___ MATERIAL PROVIDED ___

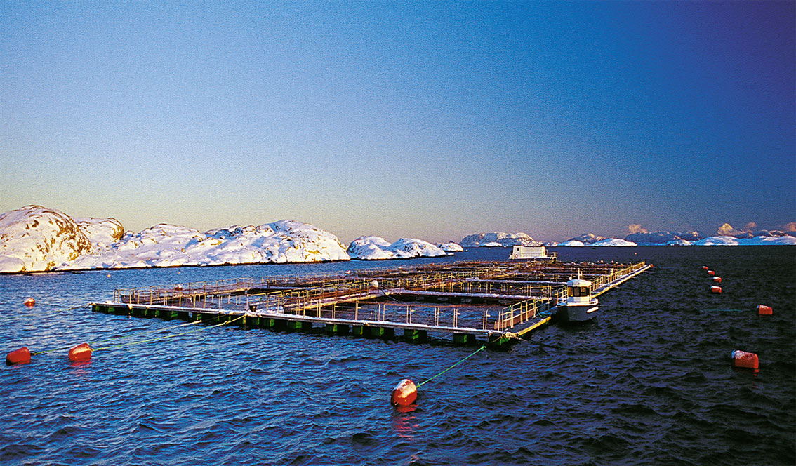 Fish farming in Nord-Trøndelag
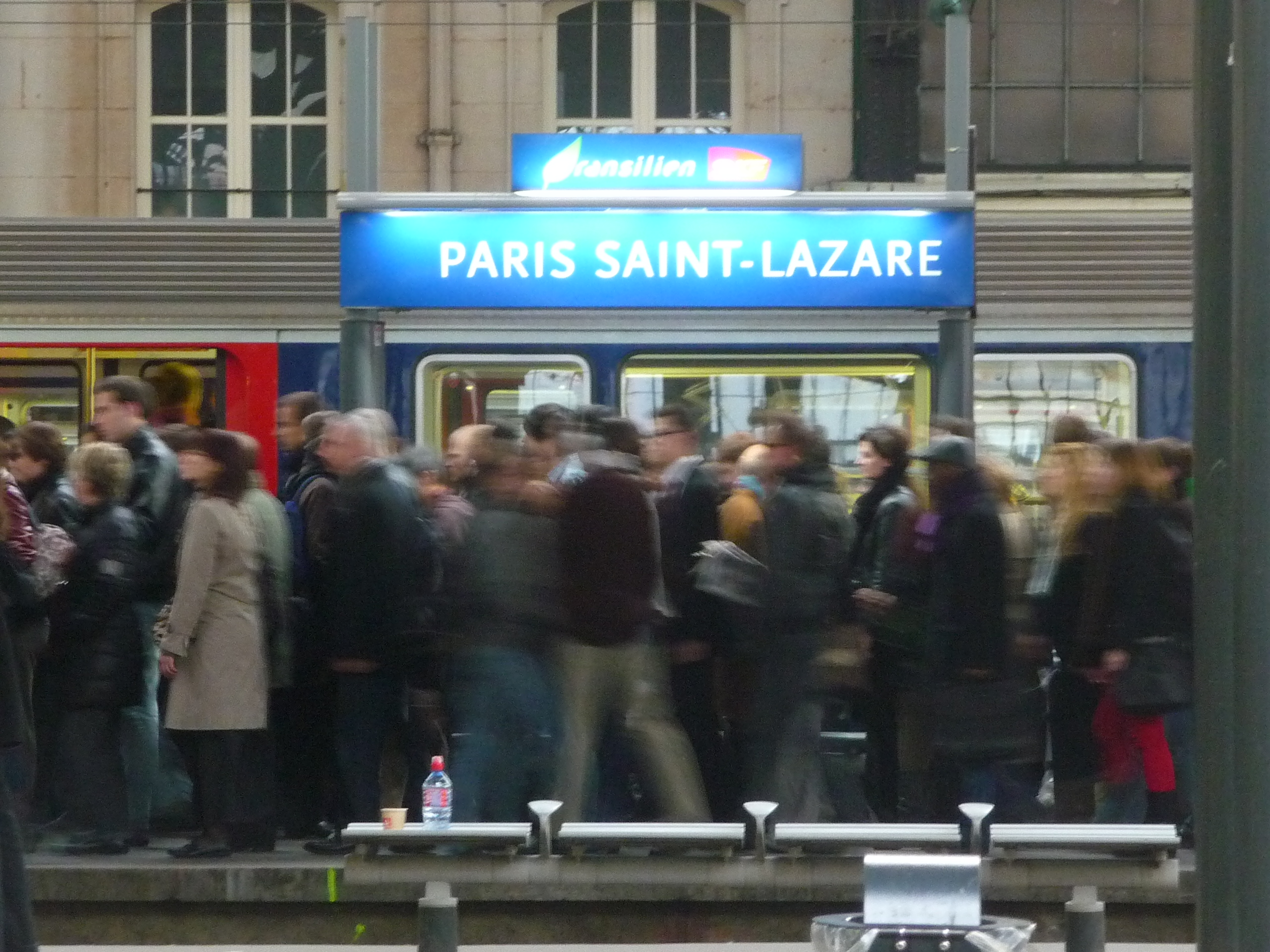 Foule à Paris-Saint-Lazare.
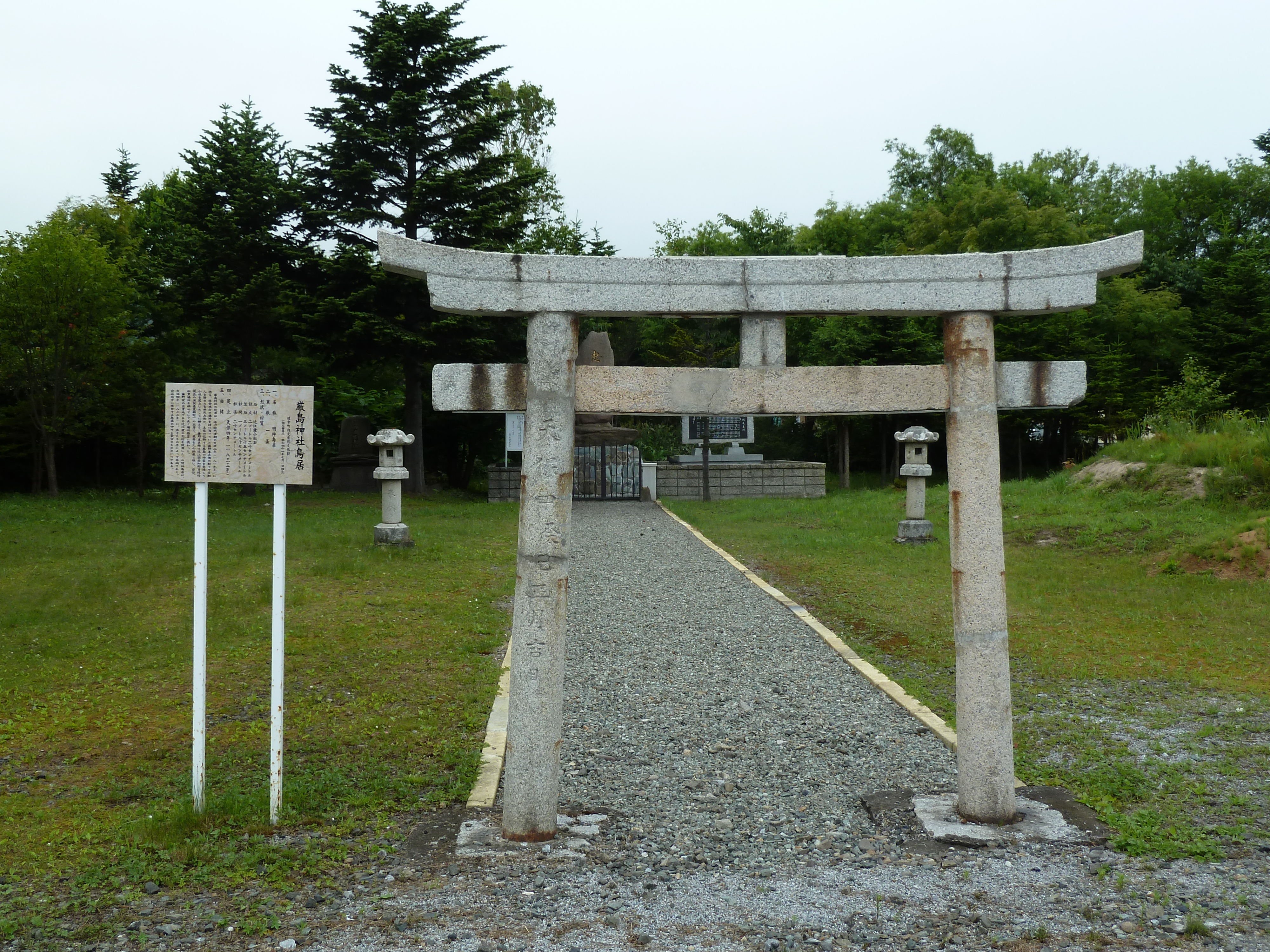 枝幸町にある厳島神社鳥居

___
___ MATERIAL PROVIDED ___

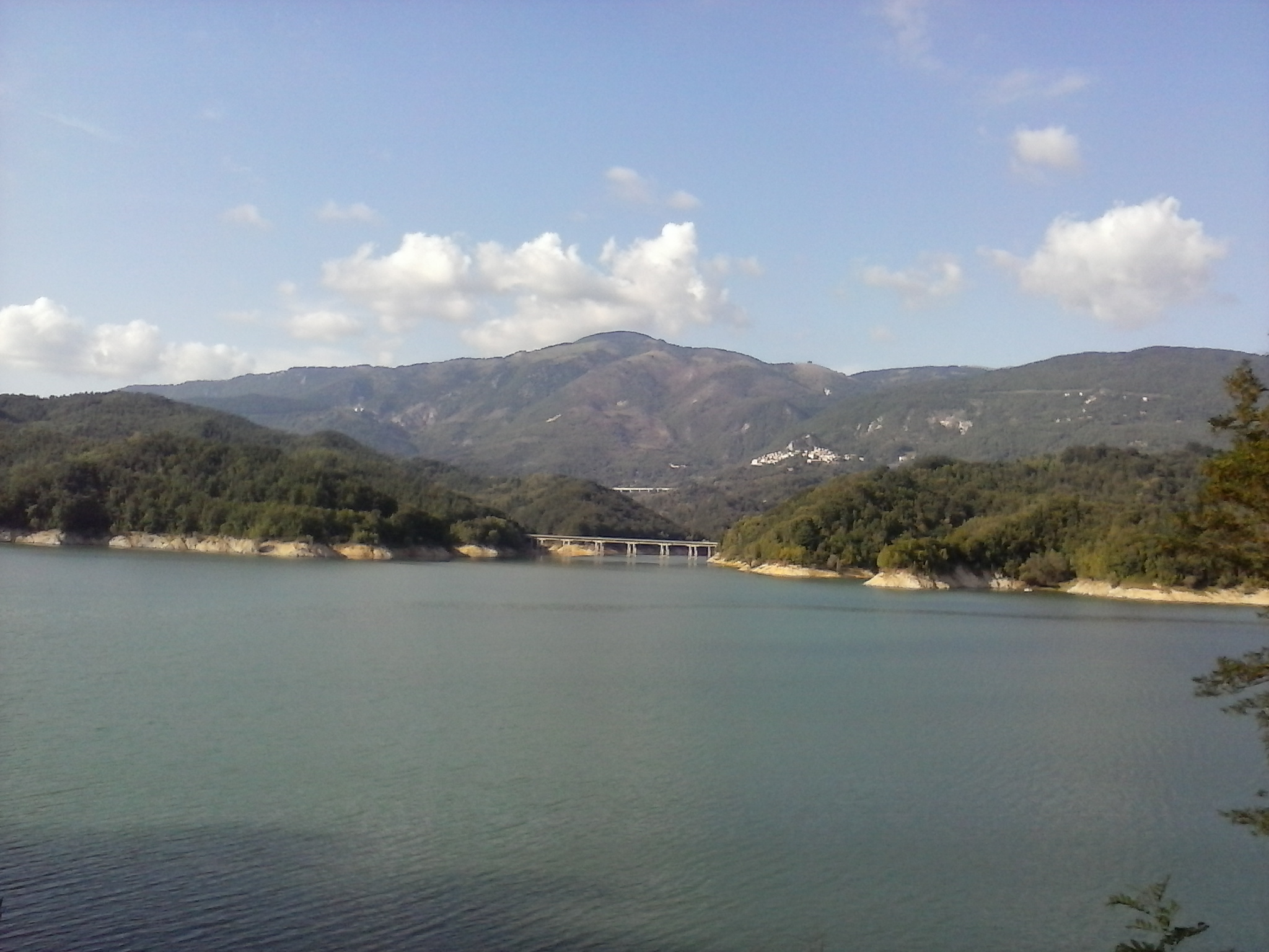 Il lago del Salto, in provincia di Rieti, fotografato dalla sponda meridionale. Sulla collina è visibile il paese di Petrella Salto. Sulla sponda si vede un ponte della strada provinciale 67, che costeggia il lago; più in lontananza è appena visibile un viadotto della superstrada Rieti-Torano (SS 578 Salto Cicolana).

___

_GOAL OF THE EXERCISE_
Please print the lines above word for word, starting at the one with "Fish farming in Nord-Trøndelag" and ending at the one with "枝幸町にある厳島神社鳥居", both included, and without any picture.

_EXERCISE SOLUTION_
 Fish farming in Nord-Trøndelag
 Foule à Paris-Saint-Lazare.
 枝幸町にある厳島神社鳥居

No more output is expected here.